SMALLCAP MARKETPLACE
Shannon Roxborough | Sep 18, 2008 6:20am EDT
Rating: Unrated

Lehman Brothers Holdings Inc.'s (NYSE:LEH) announcement early Monday of plans to file for Chapter 11 bankruptcy capped off a roller-coaster weekend on Wall Street that saw already shaken U.S. markets rattle further due to woes at other major financial firms and the federal government takeover of beleaguered mortgage financiers Fannie Mae and Freddie Mac.

Strangled by the subprime crisis and plunging real-estate values, the storied investment banking titan collapsed under the weight of $60 billion in bad debts on its property holdings. The fall of the venerable 158-year-old Wall Street institution marks the beginning of the largest corporate bankruptcy case in U.S. history, based on total assets before the filing ($639 billion as of May 31).

Much like the Enron bankruptcy in 2001, Lehman Brother's crash-and-burn not only permanently reshapes the American financial landscape, it is already causing a ripple effect that is sending shudders through global markets. In wake of the news, the Dow Jones Industrial Average tumbled over 500 points, Chinese share prices closed sharply lower, Hong Kong stocks nosedived to their lowest level since Oct. 27, 2006, and the Shanghai composite dipped below its psychologically important 2,000 level — amid fears that the bankruptcy would stoke further troubles in the United States financial sector.

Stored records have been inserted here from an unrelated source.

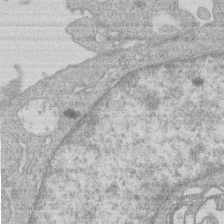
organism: Human
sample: Macrophage cells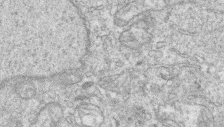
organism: Human
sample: HeLa cell HIV synapse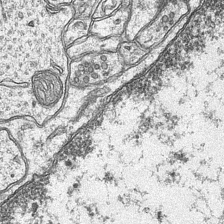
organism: Mouse
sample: CA1 Hippocampus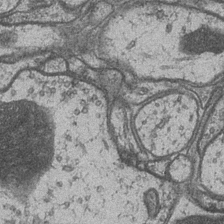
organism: Drosophila
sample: Optic medulla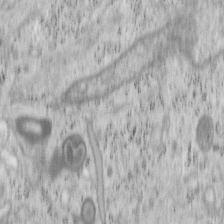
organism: Human
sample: HeLa cells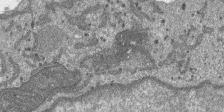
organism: Human
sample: Lung epithelial cells infected with SARS-CoV-2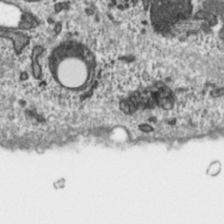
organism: Toxoplasma gondii
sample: Parasites in a vacuole inside a host cell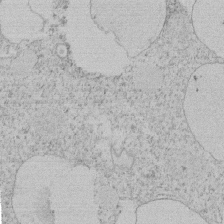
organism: Tetrahymena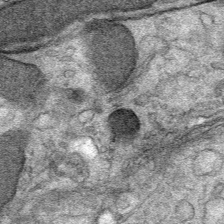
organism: Mouse
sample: Mouse Salivary gland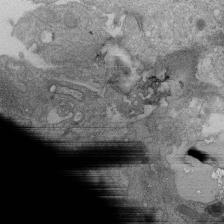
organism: Human
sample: Retinal organoid Rod and Cone cells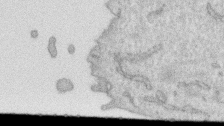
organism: Human
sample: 1205lu cells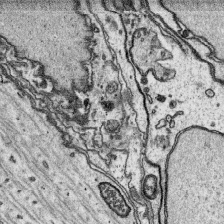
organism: Platynereis dumerilii
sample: Parapodia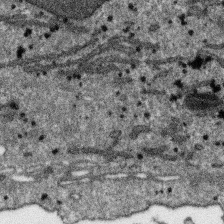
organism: Human
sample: Lung epithelial cells infected with SARS-CoV-2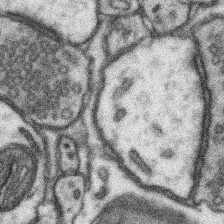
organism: Mouse
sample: Somatosensory cortex neuropil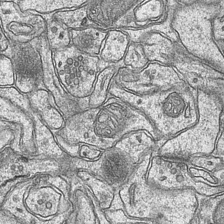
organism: Mouse
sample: CA1 Hippocampus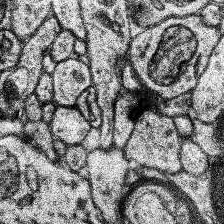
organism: Human
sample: Temporal Lobe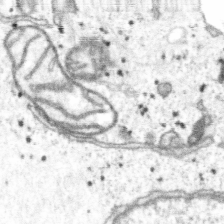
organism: Human
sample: HeLa cells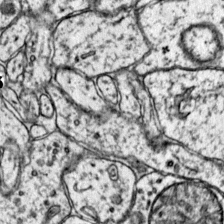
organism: Mouse
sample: Primary visual cortex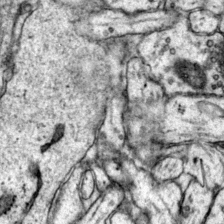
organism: Mouse
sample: Primary visual cortex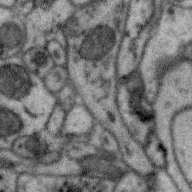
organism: Zebra finch
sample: Brain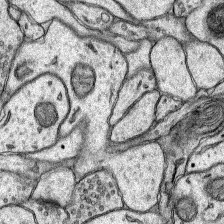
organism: Rat
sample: Hippocampus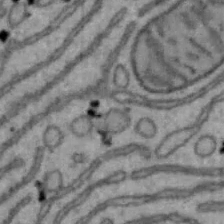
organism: Mouse
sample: Liver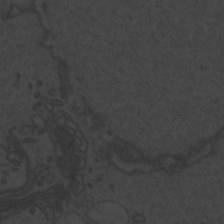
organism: Zebrafish
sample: Macrophage infected with Toxoplasma gondii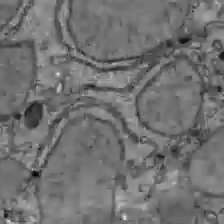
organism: C57BL Mouse
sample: Liver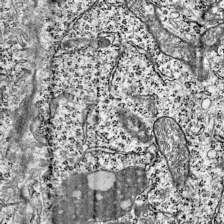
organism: Mouse
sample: Visual Cortex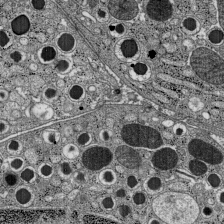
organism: C57BL Mouse
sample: Pancreatic islet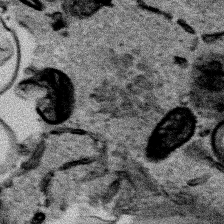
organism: Human
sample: Mitochondria in HCT116 cells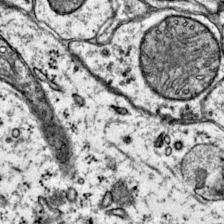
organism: Mouse
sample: Primary visual cortex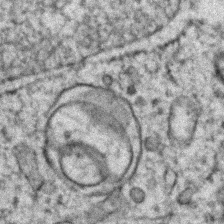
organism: Zebrafish
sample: Zebrafish embryo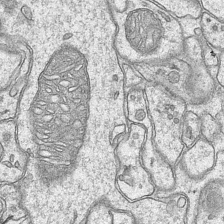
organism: Mouse
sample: CA1 Hippocampus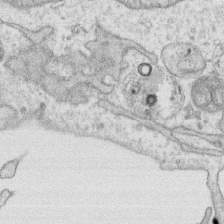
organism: Human
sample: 1205lu cells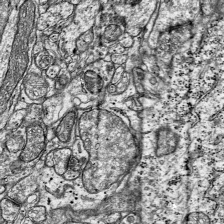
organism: Mouse
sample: Visual Cortex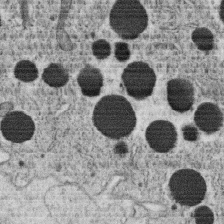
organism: C. elegans
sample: C. elegans oocyte; sperm cells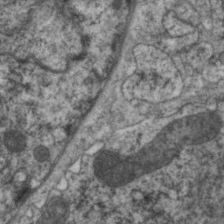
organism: C. elegans
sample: Pharynx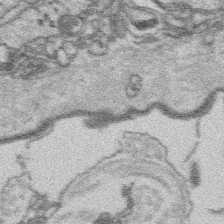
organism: Platynereis dumerilii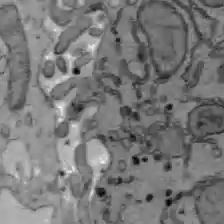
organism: C57BL Mouse
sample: Liver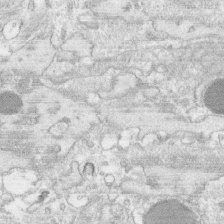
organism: Human
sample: CRL-1474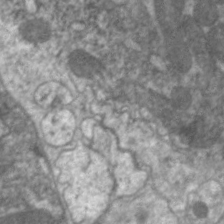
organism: C. elegans
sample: Pharynx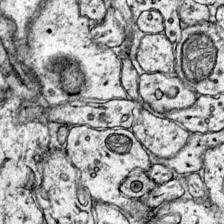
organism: Mouse
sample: Primary visual cortex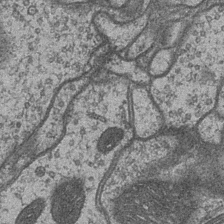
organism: Drosophila
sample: Optic medulla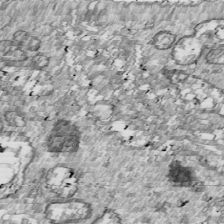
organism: Drosophila
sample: Cell division; meiosis; drosophila spermatocytes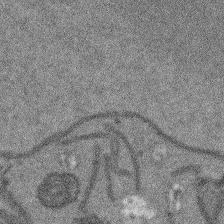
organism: Arabidopsis thaliana
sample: Root tip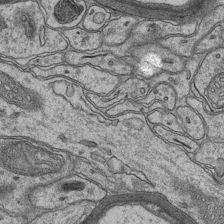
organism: Mouse
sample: CA1 Hippocampus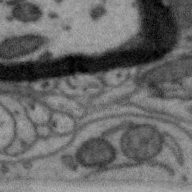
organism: Zebra finch
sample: Brain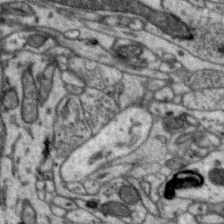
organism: Zebra finch
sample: Brain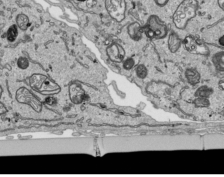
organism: Human
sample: Mitochondria in HCT116 cells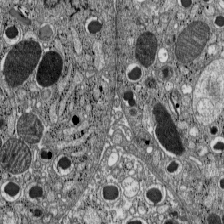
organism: C57BL Mouse
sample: Pancreatic islet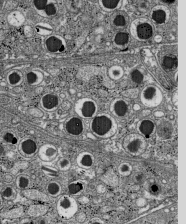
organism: C57BL Mouse
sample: Pancreatic islet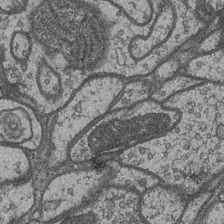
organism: Drosophila
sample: Optic medulla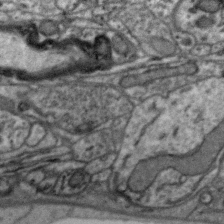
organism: Zebra finch
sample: Brain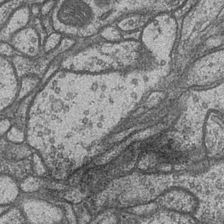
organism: Drosophila
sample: Optic medulla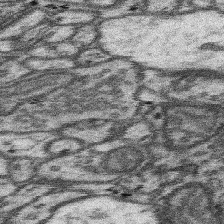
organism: Mouse
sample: Somatosensory cortex neuropil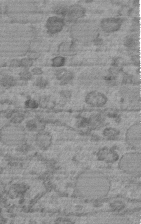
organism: C. elegans
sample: C. elegans embryo early stage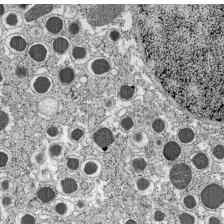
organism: C57BL Mouse
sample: Pancreatic islet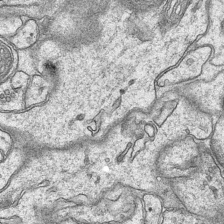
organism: Mouse
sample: CA1 Hippocampus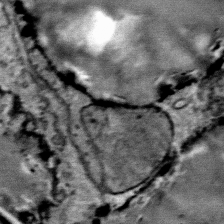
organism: Mouse
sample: Mouse Salivary gland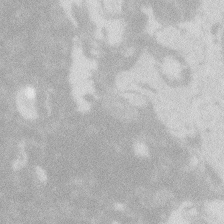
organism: Zebrafish
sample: Macrophage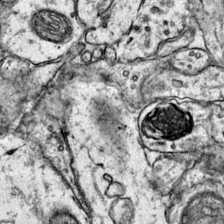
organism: Mouse
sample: Primary visual cortex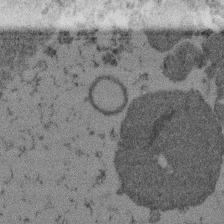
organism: Mouse
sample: Dividing mouse embryo 1 cell stage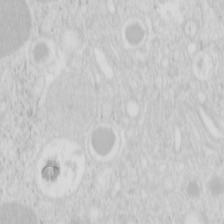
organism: Mouse
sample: Pancreas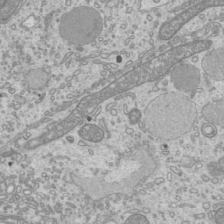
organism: Mouse
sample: Cilia; mouse epididymis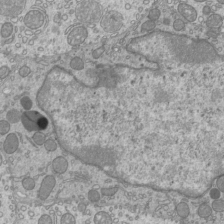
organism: Mouse
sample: Cilia; mouse epididymis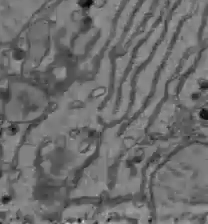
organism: C57BL Mouse
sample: Liver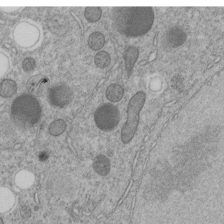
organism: C. elegans
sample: C. elegans embryo early stage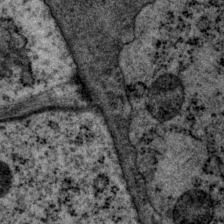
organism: P. pacificus
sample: Pharynx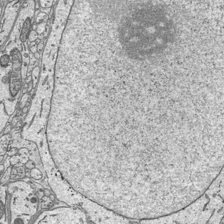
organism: Mouse
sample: Suprachiasmatic nucleus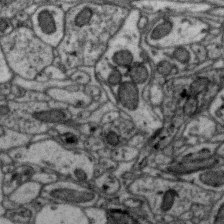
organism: Zebra finch
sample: Brain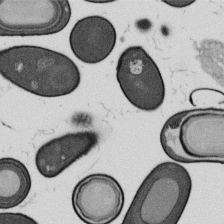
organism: B. subtilis
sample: Bacterial spore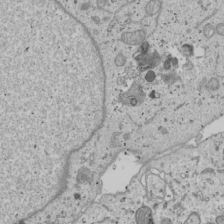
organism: Human
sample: Mitochondria in U2OS cells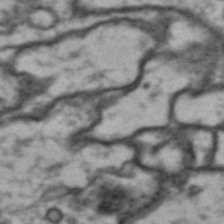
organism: Drosophila
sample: Brain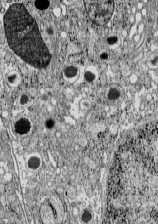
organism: C57BL Mouse
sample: Pancreatic islet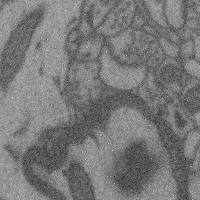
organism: Mouse
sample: Cerebral cortex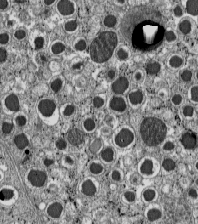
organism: C57BL Mouse
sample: Pancreatic islet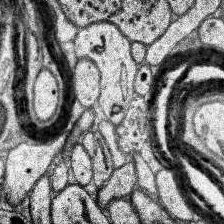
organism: Human
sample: Temporal Lobe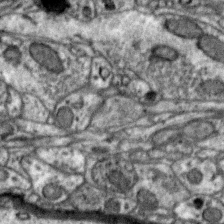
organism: Zebra finch
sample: Brain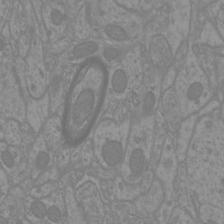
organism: Mouse
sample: Cortical neurons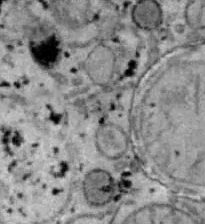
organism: Mouse
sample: Liver from an obese (ob/ob) mouse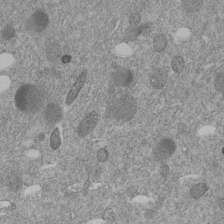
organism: C. elegans
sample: C. elegans embryo early stage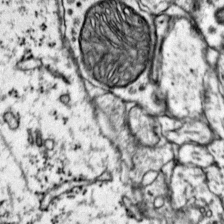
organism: Mouse
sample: Primary visual cortex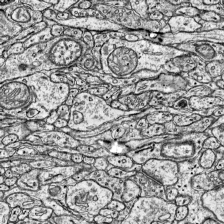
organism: Mouse
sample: Visual Cortex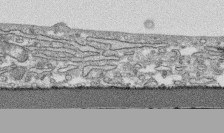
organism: Human
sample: CRL-1474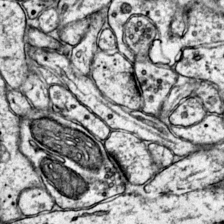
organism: Mouse
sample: Primary visual cortex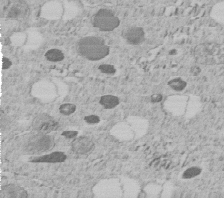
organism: C. elegans
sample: C. elegans embryo early stage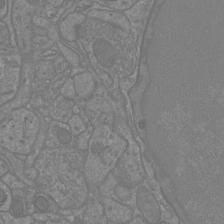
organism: Mouse
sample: Cortical neurons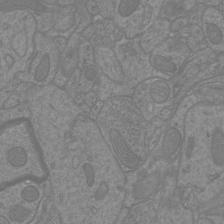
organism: Mouse
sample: Cortical neurons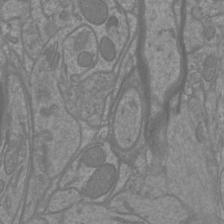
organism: Mouse
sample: Cortical neurons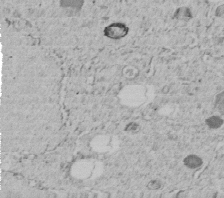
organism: C. elegans
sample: C. elegans embryo early stage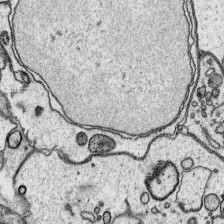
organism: Platynereis dumerilii
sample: Parapodia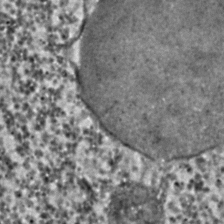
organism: C. elegans
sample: C. elegans embryo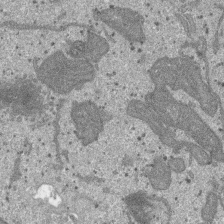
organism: Human
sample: Lung epithelial cells infected with SARS-CoV-2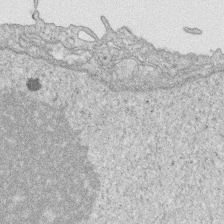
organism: Human
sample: HeLa cell HIV synapse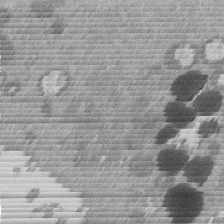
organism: Mouse
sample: Dividing mouse embryo 1 cell stage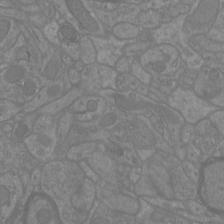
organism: Mouse
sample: Cortical neurons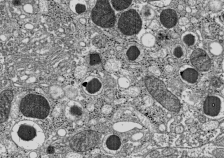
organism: C57BL Mouse
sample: Pancreatic islet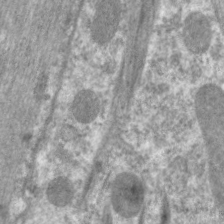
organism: C. elegans
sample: Pharynx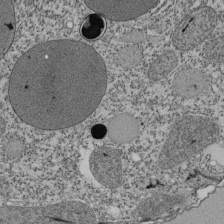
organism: Tetrahymena
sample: Cilia in tetrahymena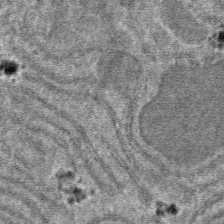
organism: Mouse
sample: Mouse hepatocytes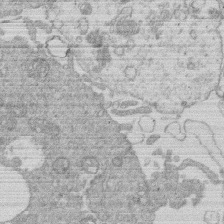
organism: Human
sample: Macrophage cells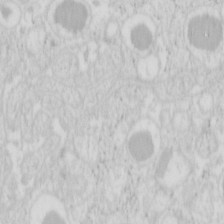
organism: Mouse
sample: Pancreas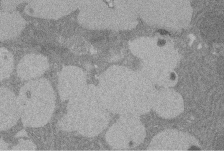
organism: Rat
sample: Salivary granule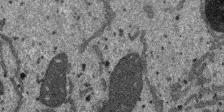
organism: Human
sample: Lung epithelial cells infected with SARS-CoV-2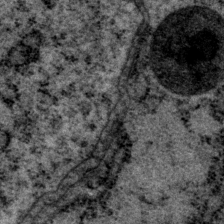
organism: P. pacificus
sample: Pharynx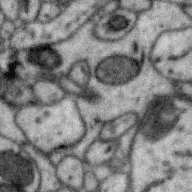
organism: Zebra finch
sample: Brain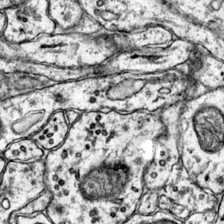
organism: Mouse
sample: Primary visual cortex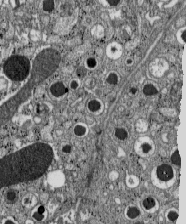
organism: C57BL Mouse
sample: Pancreatic islet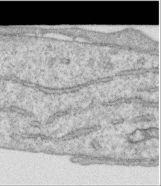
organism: Human
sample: Centriole in RPE cells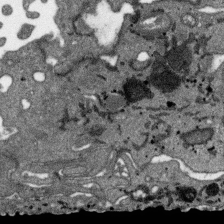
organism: Human
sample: Lung epithelial cells, uninfected (mock) control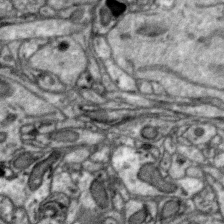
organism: Zebra finch
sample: Brain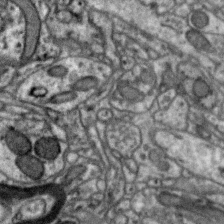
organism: Zebra finch
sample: Brain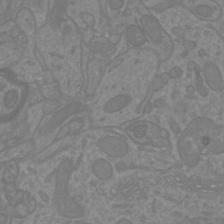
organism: Mouse
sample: Cortical neurons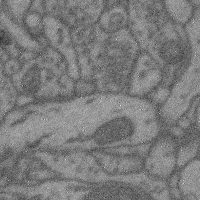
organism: Mouse
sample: Cerebral cortex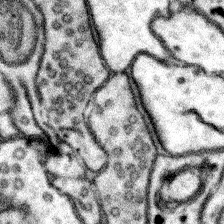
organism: Mouse
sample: Somatosensory cortex neuropil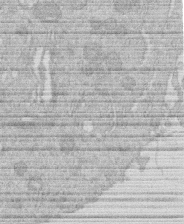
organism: Human
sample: Macrophage cells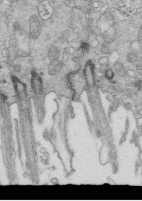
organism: Mouse
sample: Multiciliated cells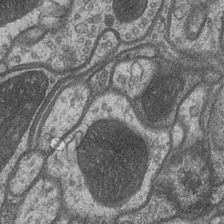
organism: Drosophila
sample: Optic medulla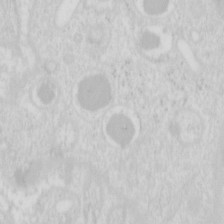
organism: Mouse
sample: Pancreas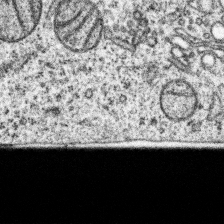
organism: Human
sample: HeLa cells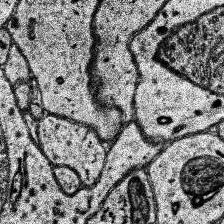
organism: Human
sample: Temporal Lobe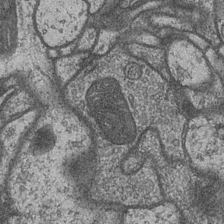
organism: Drosophila
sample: Optic medulla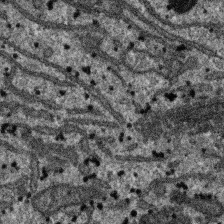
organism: Human
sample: Lung epithelial cells infected with SARS-CoV-2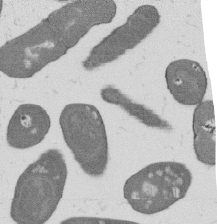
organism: B. subtilis
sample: Bacterial spore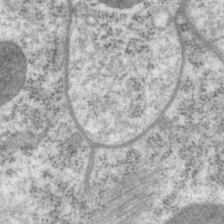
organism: P. pacificus
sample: Pharynx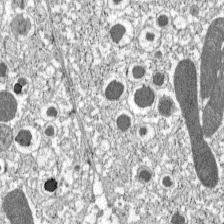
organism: C57BL Mouse
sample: Pancreatic islet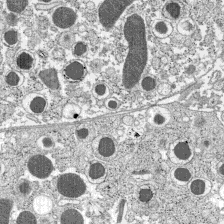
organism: C57BL Mouse
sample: Pancreatic islet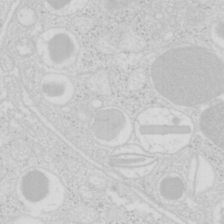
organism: Mouse
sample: Pancreas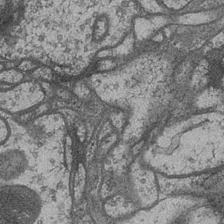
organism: Drosophila
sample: Optic medulla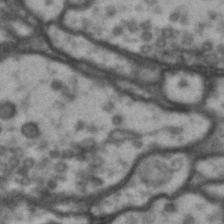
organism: Drosophila
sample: Brain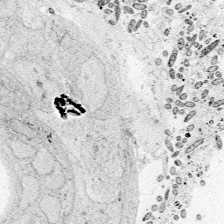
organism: Zebrafish
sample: Whole-Brain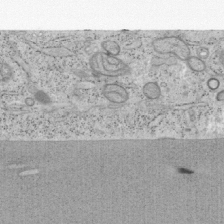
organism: Human
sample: HeLa cells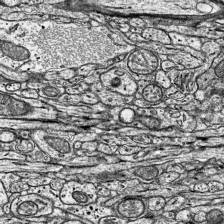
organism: Mouse
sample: Visual Cortex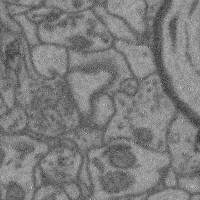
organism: Mouse
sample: Cerebral cortex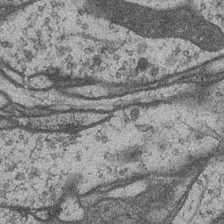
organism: Drosophila
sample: Optic medulla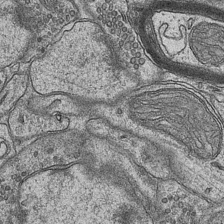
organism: Mouse
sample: CA1 Hippocampus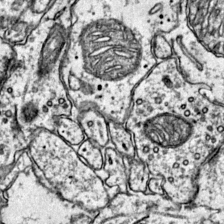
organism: Mouse
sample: Primary visual cortex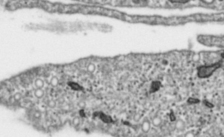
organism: Toxoplasma gondii
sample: Parasites in a vacuole inside a host cell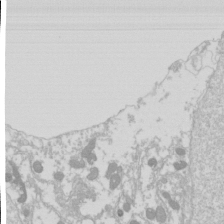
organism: Drosophila
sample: Cell division; meiosis; drosophila spermatocytes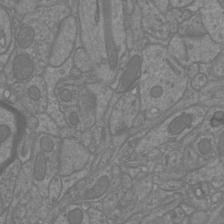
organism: Mouse
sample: Cortical neurons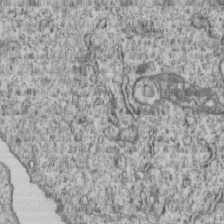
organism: Human
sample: MDA-MB-231 cells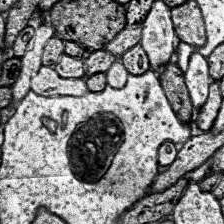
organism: Human
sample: Temporal Lobe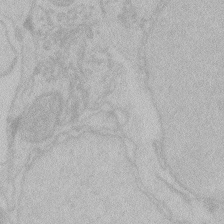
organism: Zebrafish
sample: Macrophage infected with Toxoplasma gondii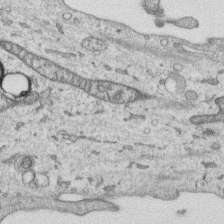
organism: Human
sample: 1205lu cells

Asian governments closed the doors of Lehman’s operations from Tokyo to Seoul in an effort to reassure investors that effects on regional companies with exposure to the bank would be limited. The Bank of Japan pumped 2.5 trillion yen, or $24 billion, into Japanese money markets, Taiwan's central bank infused the foreign-currency interbank market with $3.59 billion, and the chief of the Hong Kong Monetary Authority told the local media of plans to make a similar move to help give the . . .

For access to the full article, you must be a registered member - it's FREE.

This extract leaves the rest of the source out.